D’après cette analyse, ceux qui sont les plus aptes à s’engager dans les actions collectives sont ceux qui peuvent le plus facilement prendre connaissance de la nature particulière des irrationalités du système ou ceux qui ont le plus de chance d’en être des victimes privilégiées. La première partie de cette hypothèse est confirmée par le fait que le niveau d’éducation élevé (et peut-être le caractère récent de l’expérience éducative qui est indiqué par l’âge) constitue le facteur qui conditionne le plus l’engagement dans les nouveaux mouvements (Offe, 1994). Les mouvements sociaux actuels ne sont pas l’œuvre de la classe ouvrière ou du prolétariat. Offe donne une nouvelle configuration des acteurs qui réalisent les nouvelles actions collectives. Ce sont : 1) les nouvelles

classes moyennes qui se caractérisent par un niveau d’instruction élevé, une sécurité économique relative et un emploi autonome ou dans l’exercice des services sociaux, 2) des groupes périphériques, c’est-à-dire « des groupes sortis de la sphère marchande » (Offe, 1994), cette catégorie sociale est plus vulnérable que la première. Elle ne voit pas sa situation définie directement par le marché du travail et bénéficie d’une disponibilité temporelle plus flexible. Ce sont entre autres, des femmes au foyer, des nouvelles classes moyennes, des étudiants, des retraités ou des jeunes sans emploi ou employés marginalement. Ces catégories sociales ont pour caractéristiques communes que leurs conditions de vie et leurs perspectives sont modelées par des mécanismes de surveillance, d’exclusion et de contrôles sociaux qui sont souvent très autoritaires.
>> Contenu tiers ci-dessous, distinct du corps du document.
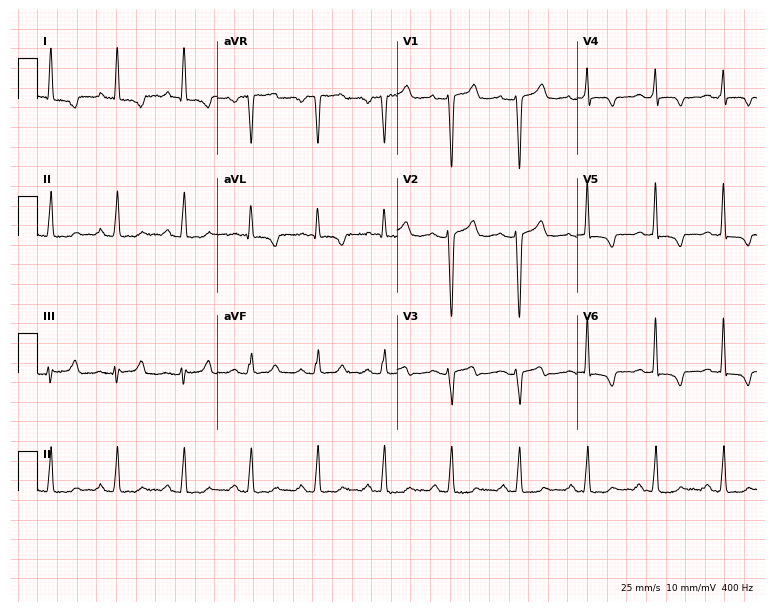
12-lead ECG from a 37-year-old female patient (7.3-second recording at 400 Hz). No first-degree AV block, right bundle branch block, left bundle branch block, sinus bradycardia, atrial fibrillation or sinus tachycardia recorded for this tracing. Findings outside these six are not listed.

Les groupes périphériques ont pour caractéristique de pouvoir se permettre de consacrer un temps considérable aux activités politiques, chose qu’ils partagent avec les professionnels des classes moyennes aux emplois du temps flexibles (Offe, 1994). 3). On y trouve comme troisième composante l’ancienne classe moyenne constituée de paysans, de petits commerçants et d’artisans. Les intérêts économiques immédiats de ces catégories sociales coïncident souvent avec les préoccupations qu’exprime la politique protestataire des nouveaux mouvements sociaux (NMS). Inversement les groupes, strates et classes qui sont les moins perméables aux préoccupations, aux revendications et aux formes d’action du nouveau paradigme sont les principales classes des sociétés capitalistes, c’est-à-dire, la classe ouvrière industrielle ainsi que les détenteurs et les agents du pouvoir économique et administratif (Offe, 1994)

L’approche des mouvements sociaux basés sur des rapports économiques et sociaux capitalistes, selon Offe, est inappropriée pour expliquer les secteurs qualifiés de périphériques sortis de la sphère marchande. Il est difficile, donc, d’expliquer la mobilisation des anciennes classes moyennes et celle des secteurs périphériques par cette théorie. Leur mobilisation se produit plutôt en réponse à la violation de valeurs traditionnelles, et leur action peut être en conséquence analysée de façon plus adéquate selon la dynamique et les modèles des anciens mouvements sociaux.

Une nouvelle approche d’analyse des actions collectives ou des mouvements sociaux, dans la perspective d’Offe doit avoir une autre compréhension de la dynamique des luttes en se démarquant des postulats marxistes traditionnels de la lutte des classes. Elle permettra d’appréhender la nouvelle configuration de classes, ne serait-ce que de manière virtuelle, en ce qui concerne l’existence réelle de ces classes. Mais elle n’est plus applicable à la réalité des pays post-industrialisés. Et là encore elle ne permet pas

de saisir la nouvelle marginalité en émergence dans ces pays ainsi que les formes de lutte menées par les marginaux (Offe, 1994).